I am using pre-trained Google news dataset for getting word vectors by using Gensim library in python
我使用了预先训练的谷歌新闻数据集,使用python中的Gensim库获取单词向量。
model = Word2Vec.load_word2vec_format('GoogleNews-vectors-negative300.bin', binary=True)
After loading the model I am converting training reviews sentence words into vectors
在加载模型后,我将训练复习语句转换成向量。
#reading all sentences from training file
with open('restaurantSentences', 'r') as infile:
x_train = infile.readlines()
#cleaning sentences
x_train = [review_to_wordlist(review,remove_stopwords=True) for review in x_train]
train_vecs = np.concatenate([buildWordVector(z, n_dim) for z in x_train])

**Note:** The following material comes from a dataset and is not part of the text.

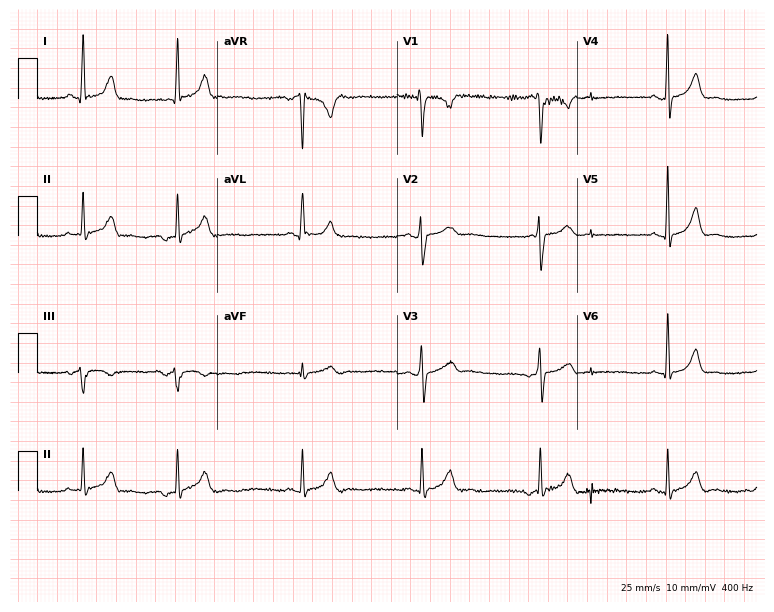
12-lead ECG from a 30-year-old woman. Shows sinus bradycardia (a sinus rate of 50 beats per minute or less).

During word2Vec process i get a lot of errors for the words in my corpus, that are not in the model. Problem is how can i retrain already pre-trained model (e.g GoogleNews-vectors-negative300.bin'), in order to get word vectors for those missing words.
在word2Vec过程中,在我的语料库中,我得到了很多错误,这不在模型中。问题是我如何才能重新训练已经训练过的模型(e)。为了得到那些缺失单词的单词向量。
Following is what I have tried: Trained a new model from training sentences that I had
以下是我的尝试:从我的训练句子中训练出一个新的模型。
# Set values for various parameters
num_features = 300 # Word vector dimensionality
min_word_count = 10 # Minimum word count
num_workers = 4 # Number of threads to run in parallel
context = 10 # Context window size
downsampling = 1e-3 # Downsample setting for frequent words
sentences = gensim.models.word2vec.LineSentence("restaurantSentences")
# Initialize and train the model (this will take some time)
print "Training model..."
model = gensim.models.Word2Vec(sentences, workers=num_workers,size=num_features, min_count = min_word_count,
window = context, sample = downsampling)
model.build_vocab(sentences)
model.train(sentences)
model.n_similarity(["food"], ["rice"])
It worked! but the problem is that I have a really small dataset and less resources to train a large model.
它工作!但问题是,我有一个非常小的数据集和更少的资源来训练一个大型模型。
Second way that I am looking at is to extend the already trained model such as GoogleNews-vectors-negative300.bin.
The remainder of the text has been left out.